> **HOW TO COMPLETE THIS TASK**:
In your copy of the entries, please include no pictures and return every word exactly.

[Dataset excerpts]
============================================================

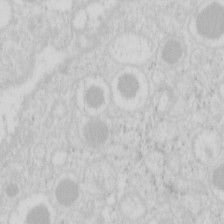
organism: Mouse
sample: Pancreas
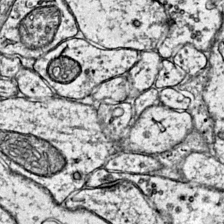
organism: Mouse
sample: Primary visual cortex
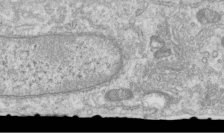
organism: Human
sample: Centriole in RPE cells
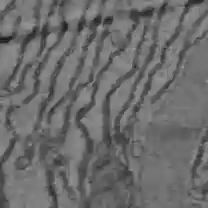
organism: C57BL Mouse
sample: Liver
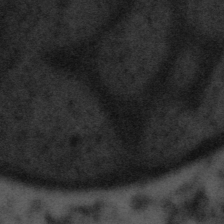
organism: Tuwongella immobilis
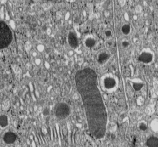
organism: C57BL Mouse
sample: Pancreatic islet
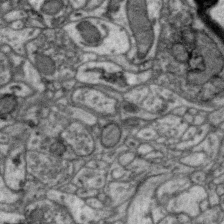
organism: Zebra finch
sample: Brain
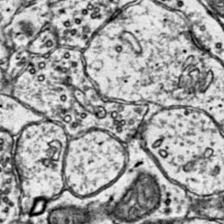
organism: Mouse
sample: Primary visual cortex
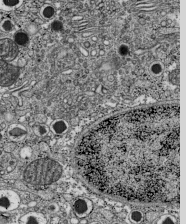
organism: C57BL Mouse
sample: Pancreatic islet
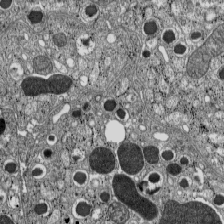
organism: C57BL Mouse
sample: Pancreatic islet
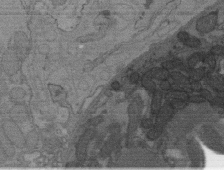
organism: C. elegans
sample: AFD neurons C. elegans
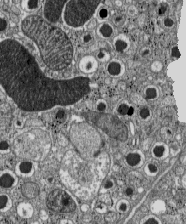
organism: C57BL Mouse
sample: Pancreatic islet
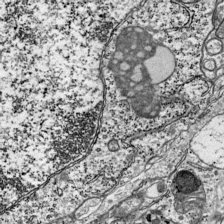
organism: Mouse
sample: Visual Cortex
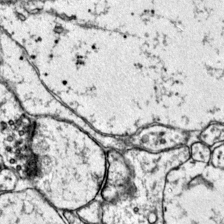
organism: Mouse
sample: Primary visual cortex
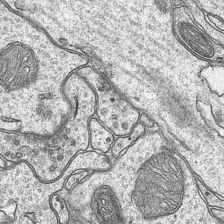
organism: Mouse
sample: CA1 Hippocampus
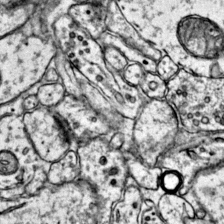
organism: Mouse
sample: Primary visual cortex
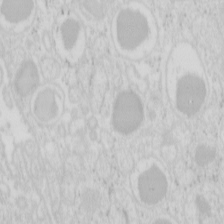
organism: Mouse
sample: Pancreas
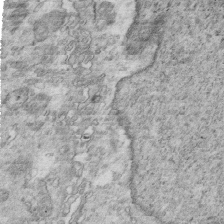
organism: Mouse
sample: Multiciliated cells
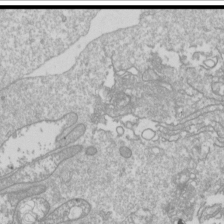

============================================================

> **OUTPUT FOR THIS EXERCISE**:
organism: Mouse
sample: Pancreas
organism: Mouse
sample: Primary visual cortex
organism: Human
sample: Centriole in RPE cells
organism: C57BL Mouse
sample: Liver
organism: Tuwongella immobilis
organism: C57BL Mouse
sample: Pancreatic islet
organism: Zebra finch
sample: Brain
organism: Mouse
sample: Primary visual cortex
organism: C57BL Mouse
sample: Pancreatic islet
organism: C57BL Mouse
sample: Pancreatic islet
organism: C. elegans
sample: AFD neurons C. elegans
organism: C57BL Mouse
sample: Pancreatic islet
organism: Mouse
sample: Visual Cortex
organism: Mouse
sample: Primary visual cortex
organism: Mouse
sample: CA1 Hippocampus
organism: Mouse
sample: Primary visual cortex
organism: Mouse
sample: Pancreas
organism: Mouse
sample: Multiciliated cells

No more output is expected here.